When Hawke was elected Prime Minister at the 1983 election, he insisted that Holding be included in the ministry, and gave him the difficult but symbolically important portfolio of Aboriginal Affairs. Holding was a strong supporter of land rights for Indigenous Australians, and his main ambition as minister was to bring in legislation for uniform national land rights, which the 1967 amendment to the Australian Constitution would have permitted. But the Labor Premier of Western Australia, Brian Burke, strongly objected to such a step, which would have upset the powerful mining and pastoral industries in his state. After heavy lobbying from Burke, Hawke pressured Holding to drop the proposal.

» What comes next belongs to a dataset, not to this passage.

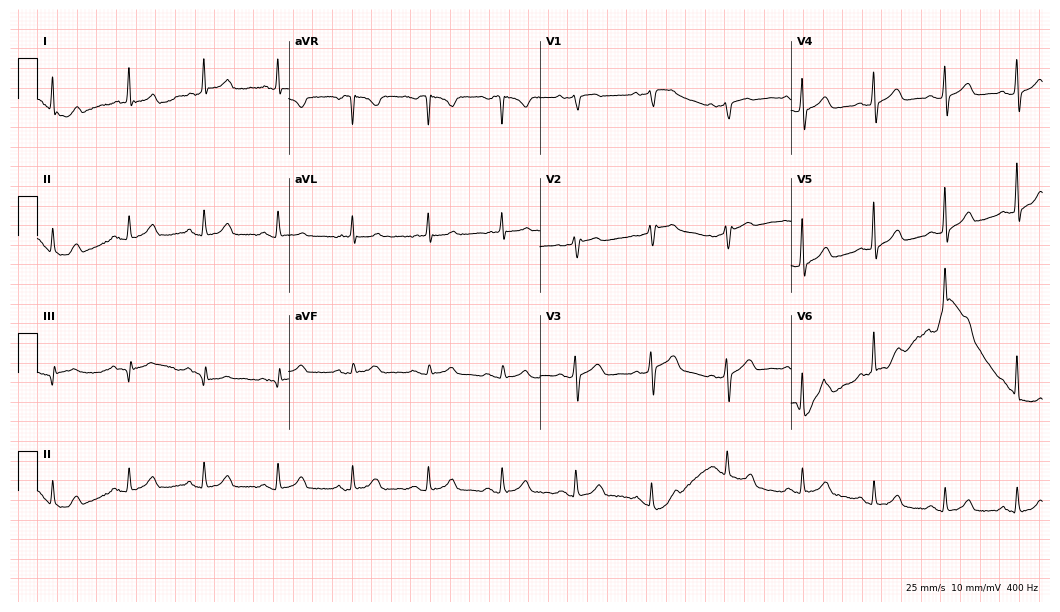
Resting 12-lead electrocardiogram (10.2-second recording at 400 Hz). Patient: a 56-year-old female. None of these six findings is recorded: first-degree AV block, right bundle branch block, left bundle branch block, sinus bradycardia, atrial fibrillation, sinus tachycardia. Findings outside these six are not listed.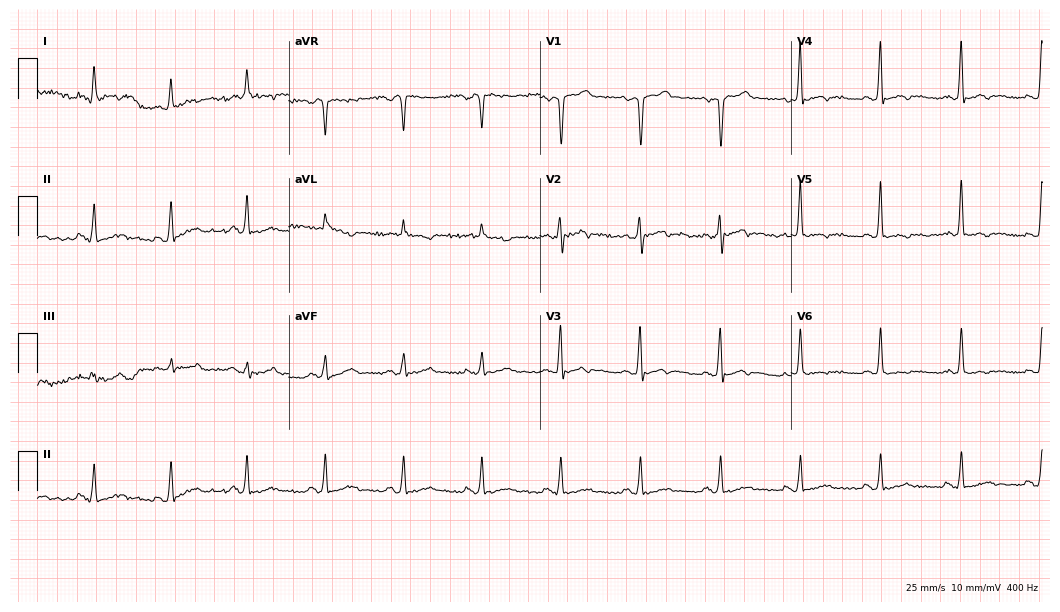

In 1987 Holding was shifted to the portfolio of Minister for Employment Services and Youth Affairs. In 1988 he became Minister for Transport and Communications Support. A few months later he was promoted to Cabinet and made Minister for Immigration, Local Government and Ethnic Affairs, but later in the year there was another reshuffle and he was demoted to the Arts and Territories portfolio, outside Cabinet. He held this post until the 1990 election, when he was dropped from the ministry.

Backbench

Melbourne Ports was significantly altered ahead of the 1990 election. Long one of the safest Labor seats in the nation, it was pushed slightly to the east to take in some wealthier, Liberal-leaning suburbs. This knocked Holding's majority from a reasonably safe 9.9 percent to a marginal 3.9 percent. Nonetheless, Holding was reelected with a small swing against him. He remained in the House as a backbencher until his retirement in 1998.